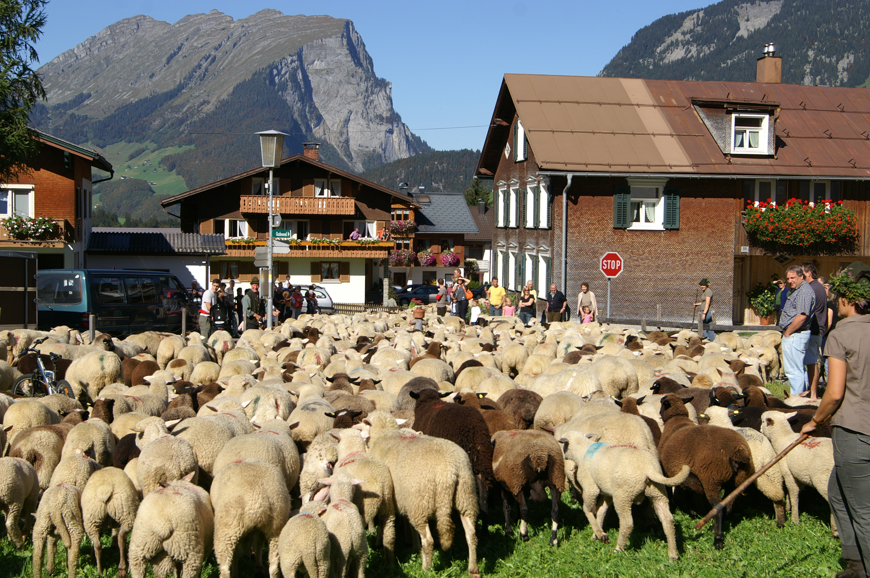 Almabtrieb der Schafe vom Schröcken nach Schoppernau im Bregenzerwald Dieses Highlight wird mit dem “Veahmätle” (kleiner Viehmarkt) gefeiert.
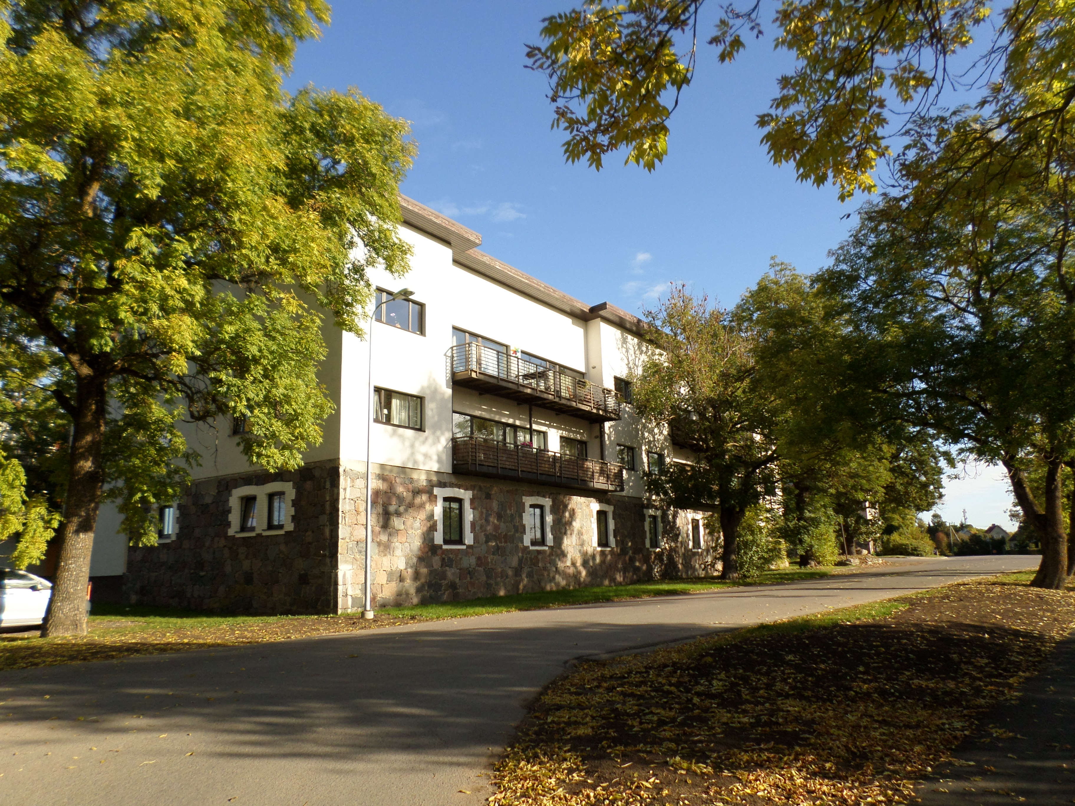 Lehmja mõisa kõrvalhoone vundament.
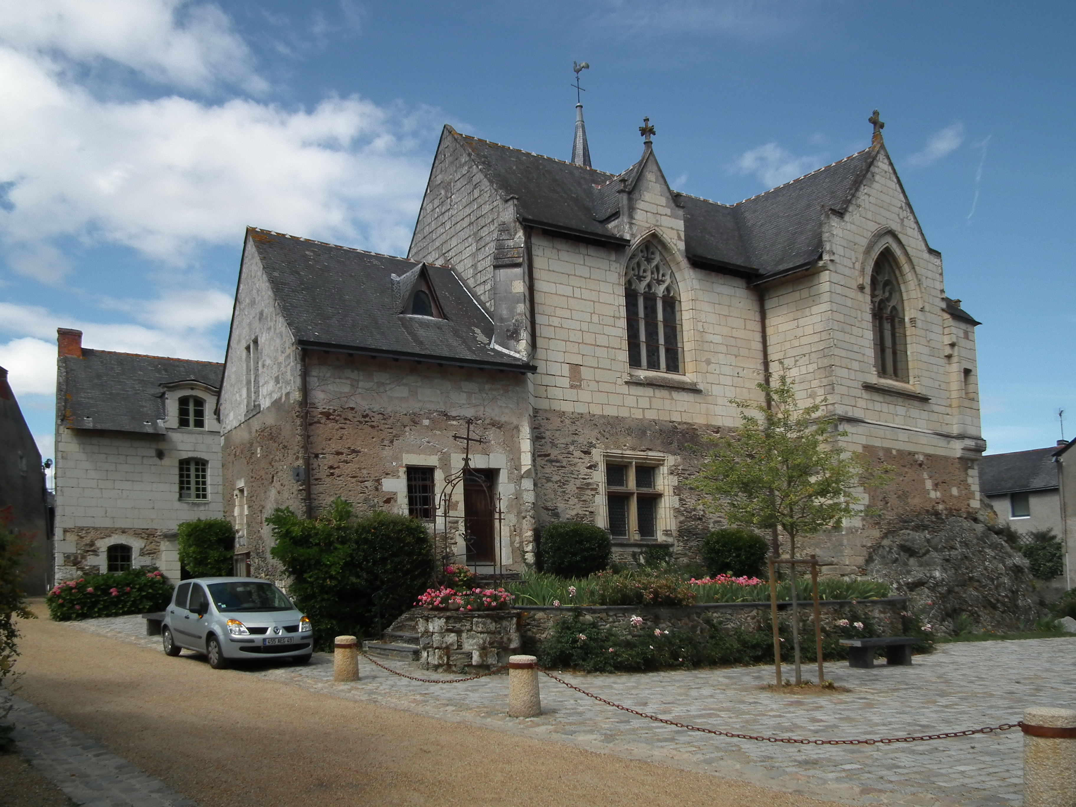 Église Notre-Dame, Béhuard, France
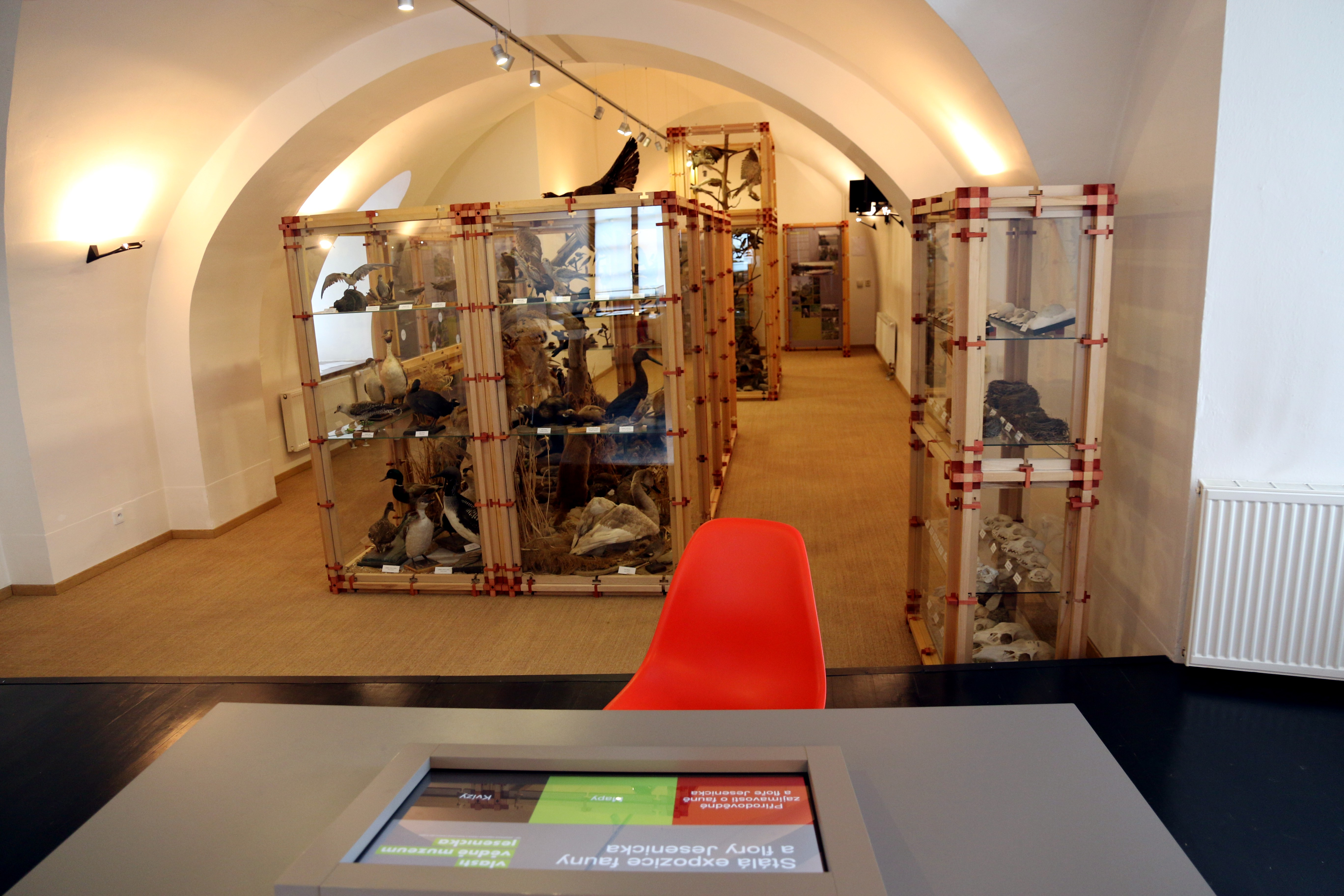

◆ ◆ ◆

WHAT YOU HAVE TO DO
Could you copy the lines above exactly and skip the images?

ANSWER SECTION
 Almabtrieb der Schafe vom Schröcken nach Schoppernau im Bregenzerwald Dieses Highlight wird mit dem “Veahmätle” (kleiner Viehmarkt) gefeiert.
 Lehmja mõisa kõrvalhoone vundament.
 Église Notre-Dame, Béhuard, France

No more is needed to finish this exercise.